Y‐box binding protein‐1 is a novel molecular target for tumor vessels

Mayu Takahashi 1,2, Shohei Shimajiri 3, Hiroto Izumi 1, Gen Hirano 1, Eiji Kashiwagi 1, Yoshihiro Yasuniwa 1, Ying Wu 1, Bin Han 1, Masaki Akiyama 1, Shigeru Nishizawa 2, Yasuyuki Sasaguri 3, Kimitoshi Kohno 1,
PMCID: PMC11159253  PMID: 20398058

Abstract

Y‐box binding protein‐1 (YB‐1) is a member of the cold shock protein family and functions in transcription and translation. Many reports indicate that YB‐1 is highly expressed in tumor cells and is a marker for tumor aggressiveness and clinical prognosis. Here, we show clear evidence that YB‐1 is expressed in the angiogenic endothelial cells of various tumors, such as glioblastoma, esophageal cancer, gastric cancer, colon cancer, and lung cancer, as well as in tumor cells. YB‐1 was highly expressed in glomeruloid microvascular endothelial cells of brain tumors and microvessels in the desmoplastic region around multiple solid tumors. On the other hand, no or low YB‐1 expression was observed in normal angiogenic endothelial cells from fetal kidney, newborn lung, and placenta. The endothelial cells in inflammatory regions of granulomas were also weakly labeled. Knockdown of YB‐1 expression by small‐interfering RNA induced G1 cell cycle arrest and inhibited the growth of human umbilical vein endothelial cells stimulated by growth factors. Taken together, YB‐1 plays an important role in the growth of not only tumor cells but also tumor‐associated endothelial cells, suggesting that YB‐1 is a promising target for cancer therapy. (Cancer Sci 2010)

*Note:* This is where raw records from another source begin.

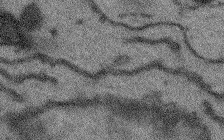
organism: Arabidopsis thaliana
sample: Root tip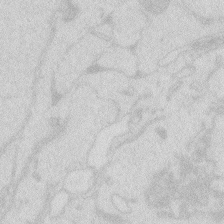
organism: Zebrafish
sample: Macrophage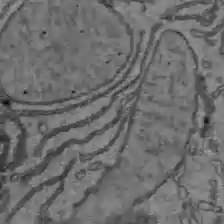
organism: C57BL Mouse
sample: Liver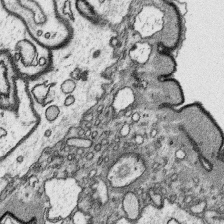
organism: Platynereis dumerilii
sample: Parapodia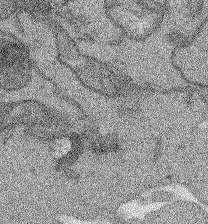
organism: Human
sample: HeLa cells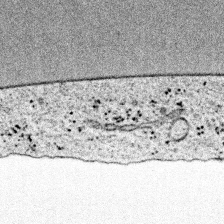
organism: Human
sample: HeLa cells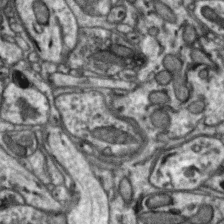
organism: Zebra finch
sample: Brain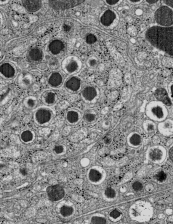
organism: C57BL Mouse
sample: Pancreatic islet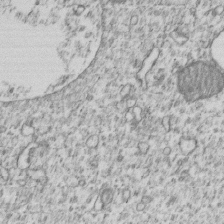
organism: Human
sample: MDA-MB-231 cells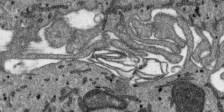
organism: Human
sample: Lung epithelial cells, uninfected (mock) control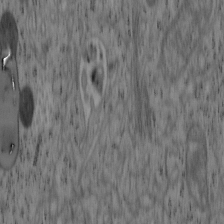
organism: Human
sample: HeLa cells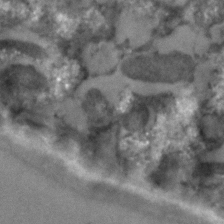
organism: C. elegans
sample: C. elegans embryo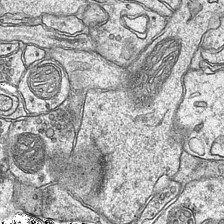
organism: Mouse
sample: CA1 Hippocampus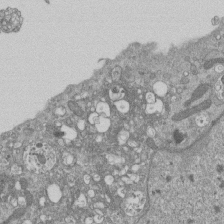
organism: Mouse
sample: ED-1 cell nuclei; centrioles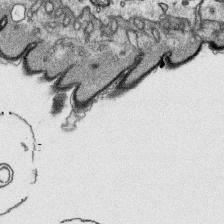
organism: Platynereis dumerilii
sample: Parapodia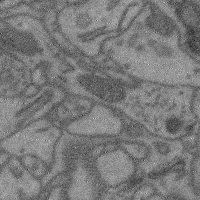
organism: Mouse
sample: Cerebral cortex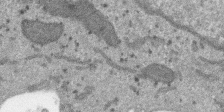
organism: Human
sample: Lung epithelial cells infected with SARS-CoV-2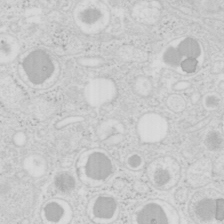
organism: Mouse
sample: Pancreas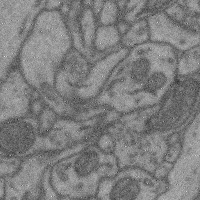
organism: Mouse
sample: Cerebral cortex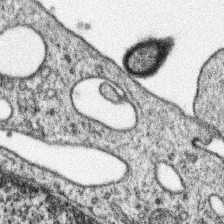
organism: Human
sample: HeLa cells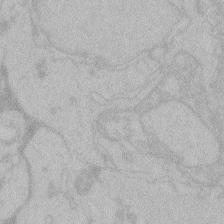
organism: Zebrafish
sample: Macrophage infected with Toxoplasma gondii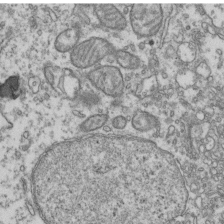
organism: Human
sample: Activated Jurkat CD4+ T cells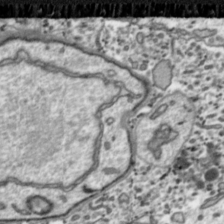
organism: Toxoplasma gondii
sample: Parasites in a vacuole inside a host cell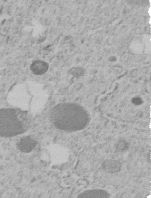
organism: C. elegans
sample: C. elegans embryo early stage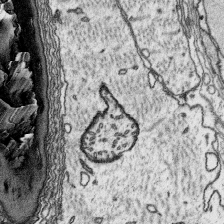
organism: Platynereis dumerilii
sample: Parapodia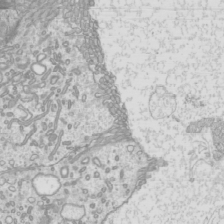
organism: Mouse
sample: Cilia; mouse epididymis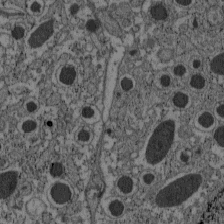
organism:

Tumors require a vascular supply for their rapid growth indicating that targeted disruption of tumor angiogenesis is a promising strategy for cancer therapy.( 1 , 2 ) VEGF plays a critical role in tumor angiogenesis, and blockage of the VEGF pathway inhibits tumor growth.( 3 ) Anti‐angiogenic therapy combined with standard chemotherapy improved the overall survival of cancer patients.( 4 ) However, anti‐angiogenic therapy alone did not provide a significantly improved outcome, suggesting that biological processes other than angiogenesis are involved in tumor growth. Several groups have identified specific markers in tumor‐associated endothelial cells.( 5 , 6 )

YB‐1 is involved in the proliferation and drug resistance of cancer cells.( 7 , 8 , 9 , 10 , 11 ) YB‐1 is highly expressed in various tumors and its expression is closely correlated with an unfavorable clinical outcome.( 8 , 12 , 13 )

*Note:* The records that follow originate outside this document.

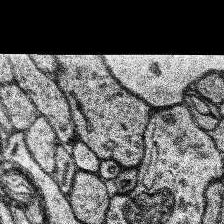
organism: Human
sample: Temporal Lobe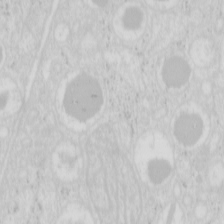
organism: Mouse
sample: Pancreas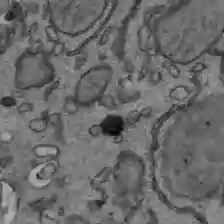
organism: C57BL Mouse
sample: Liver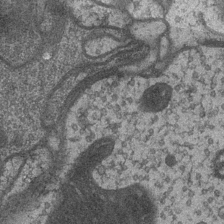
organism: Drosophila
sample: Optic medulla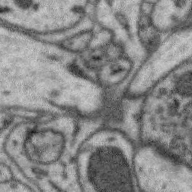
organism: Zebra finch
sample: Brain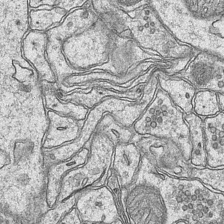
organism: Mouse
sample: CA1 Hippocampus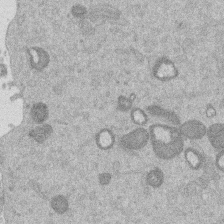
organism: Mouse
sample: Dividing mouse embryo 1 cell stage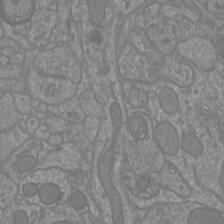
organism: Mouse
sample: Cortical neurons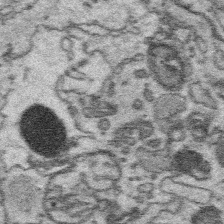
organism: Platynereis dumerilii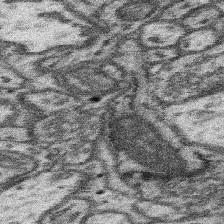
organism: Mouse
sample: Somatosensory cortex neuropil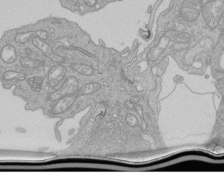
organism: Human
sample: Retinal organoid Rod and Cone cells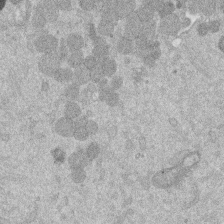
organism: Mouse
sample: Dividing mouse embryo 1 cell stage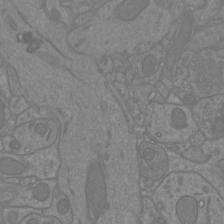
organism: Mouse
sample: Cortical neurons

Here, we provide the first evidence that YB‐1 is significantly expressed in tumor‐associated endothelial cells and is also involved in their growth. However, no or low YB‐1 expression was observed in angiogenesis associated with inflammation or normal physiological processes.

Taken together, these findings indicate that YB‐1 might be a highly promising molecular target for cancer therapy, because YB‐1 expression is prevalent within tumor vessels as well as in cancer cells.

Materials and Methods

Preparation of human tissue samples.  Normal human tissue samples were obtained from three autopsy cases and from nontumor portions of surgically resected specimens. For human neoplastic and inflammatory tissue samples, several cases of surgically resected tissues were examined in the Department of Pathology and Cell biology at the University of Occupational and Environmental Health in Kitakyushu, Japan. These cases were classified according to the World Health Organization Histological Typing of each tissue. The diagnosis was re‐evaluated and confirmed by at least three board‐certified surgical pathologists who had examined formalin‐fixed, paraffin‐embedded tissue sections stained with H&E or other appropriate immunohistochemical stains. This study protocol was approved by the committee of University of Occupational and Environmental Health.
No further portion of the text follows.